Without missing a beat, Charlie and his wife started to research the best treatments, and after undergoing radioactive seed implantation, a form of radiation therapy, Wilson’s cancer went into remission.



However, in the middle of his battle against cancer, Wilson received one last blow when he called his father to share the news and, in return, heard from the man that he too had been diagnosed with cancer.

“Unfortunately, he did not tell us that he had prostate cancer. It wasn’t until I called to let him know about my diagnosis that he told me,” Charlie said.

His father died from complications with the disease in 2011.


“It was at that time that I decided it was time for me to start informing as well as performing,” Wilson said.

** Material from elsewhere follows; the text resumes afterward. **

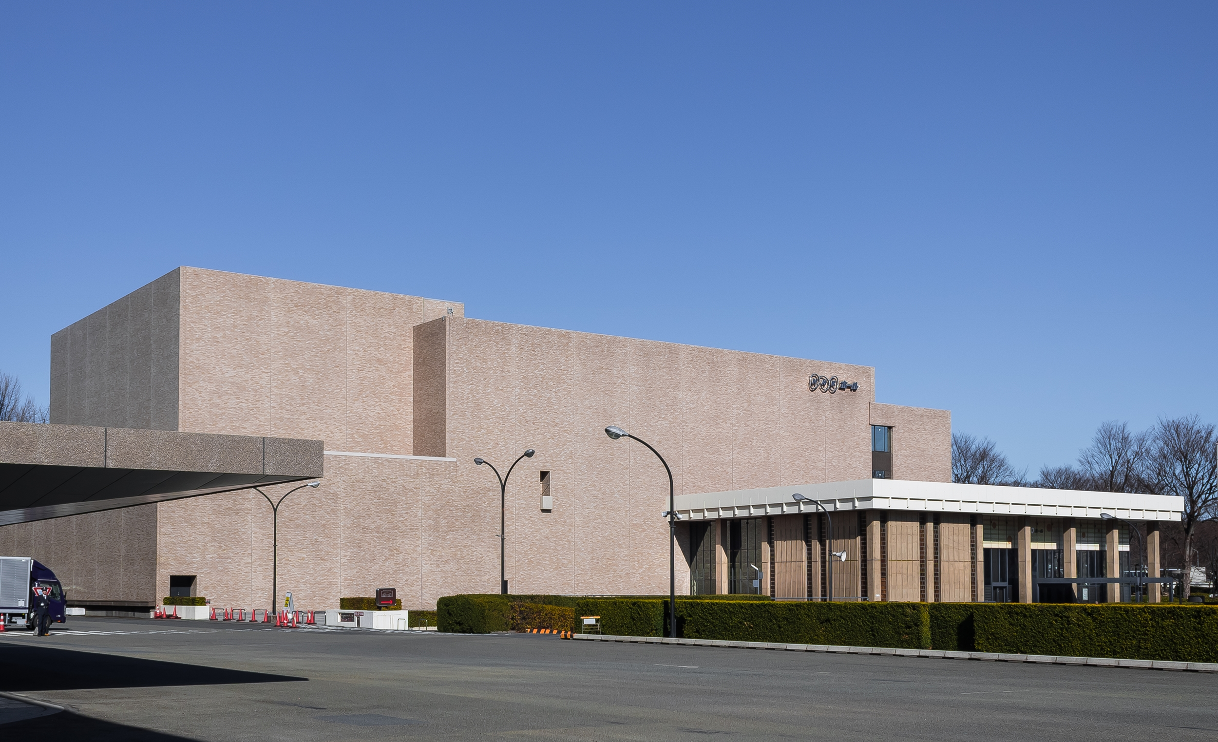 NHKホール

He became an alley and spokesperson for the Prostate Cancer Foundation and is continually encouraging black men to leave their pride and shame aside and get tested. He stated:

“I hope that African-American men and their families take a moment to learn more about prostate cancer and help spread the word. Awareness is the key. There are great resources and support for those who need it."

Wilson’s career is still thriving.

His last album to date was released in 2017. The next year, he joined Bruno Marz on his 24K Magic Tour, and more recently, he released a song with Kanye West titled “Brothers.”